Coğrafya, tarih, planlama ve mimarlık öncülüğündeki disipliner çeşitlilik ve alanlar arasındaki etkileşim sayesinde salt konusal (tematik) değil; yöntemsel çeşitliliği de ortaya çıkarmış ve beslemiştir. Zamanla niceliksel araştırma yaklaşımları, baskın niteliksel araştırma yöntemlerine seçenek oluşturmakta ya da sentez bakış açılarının oluşturulmasının önünü açmaktadır.

Özgün ortaya çıkış noktası geleneksel merkezlerin kent dokuları olan kentsel morfoloji, bir dönem sonra modern kent dokularını ve kent çeperlerini de araştırma gündemine katarak bağlamsal çeşitliliğini artırmış, bilgi altyapısını geniş bir alana taşımıştır. Hızla artan uluslararası katılımlarla batı-merkezli bir yazından, gelişmekte olan ülkeleri de bünyesine katan, sosyo-kültürel açıdan çoklu ve zengin bir bakış açısına doğru evrilen bir araştırma alanı ile karşı karşıyayız.

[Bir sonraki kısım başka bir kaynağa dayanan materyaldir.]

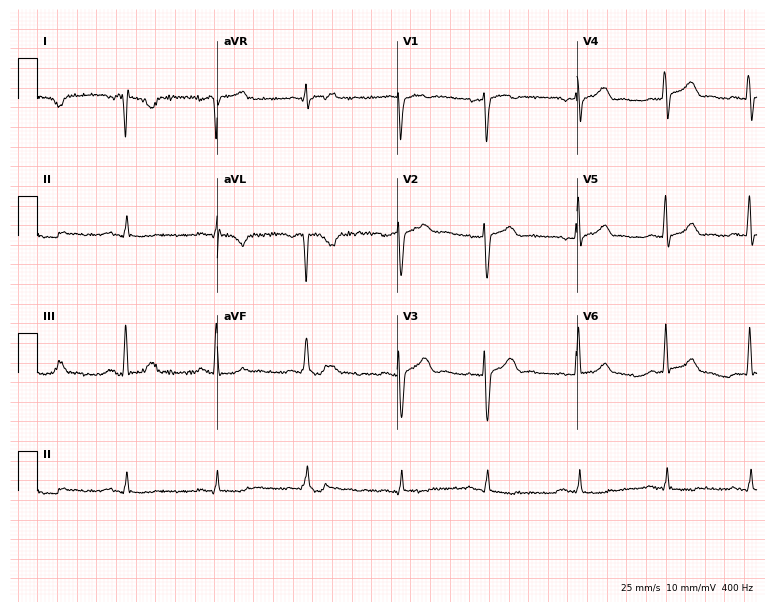
12-lead ECG (7.3-second recording at 400 Hz) from a female, 36 years old. Screened for six findings — first-degree AV block, right bundle branch block, left bundle branch block, sinus bradycardia, atrial fibrillation, sinus tachycardia — none is recorded.

Coğrafi Bilgi Sistemleri’ne (CBS) ek olarak, hesaplamalı tasarım yöntemlerindeki gelişme, morfolojiyi çözümleyici (analitik) bir disiplin olmanın ötesinde üretken (generative) bir araştırma alanı haline getirmektedir. Bu durum, morfolojinin bilgi alanını, gerçek kentsel biçim ve yapılardan, kurgusal geometrinin kural temeli, soyut ve algoritmik dünyasına açmakta; mekansal araştırmanın geleceğe dair yorum gücünü artırmaktadır.

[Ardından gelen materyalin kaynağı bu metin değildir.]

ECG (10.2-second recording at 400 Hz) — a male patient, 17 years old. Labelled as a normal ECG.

Söz konusu eğilimler ışığında, Türkiye Kentsel Morfoloji Araştırma Ağı, ISUF’un kuruluşundan 25 yıl sonra kentsel morfoloji alanına yönelik genel bir değerlendirmeyi epistemolojik, yöntemsel, tematik ve disipliner açıdan ortaya koymayı amaçlamaktadır.

Bu amaçla, üçüncüsü ODTÜ Mimarlık Fakültesi Mimarlık Bölümü ve Şehir ve Bölge Planlama Bölümü işbirliği ile 3-4-5 Mayıs 2021 tarihleri arasında düzenlenecek olan III. Kentsel Morfoloji Sempozyumu’nda aşağıdaki alt başlıklarda konu irdelenecektir:

  • Kentsel morfolojide yaklaşımsal çeşitlilik:

Okullar, yeni kuramsal çerçeve ve söylemler, çok boyutlu yaklaşımlar.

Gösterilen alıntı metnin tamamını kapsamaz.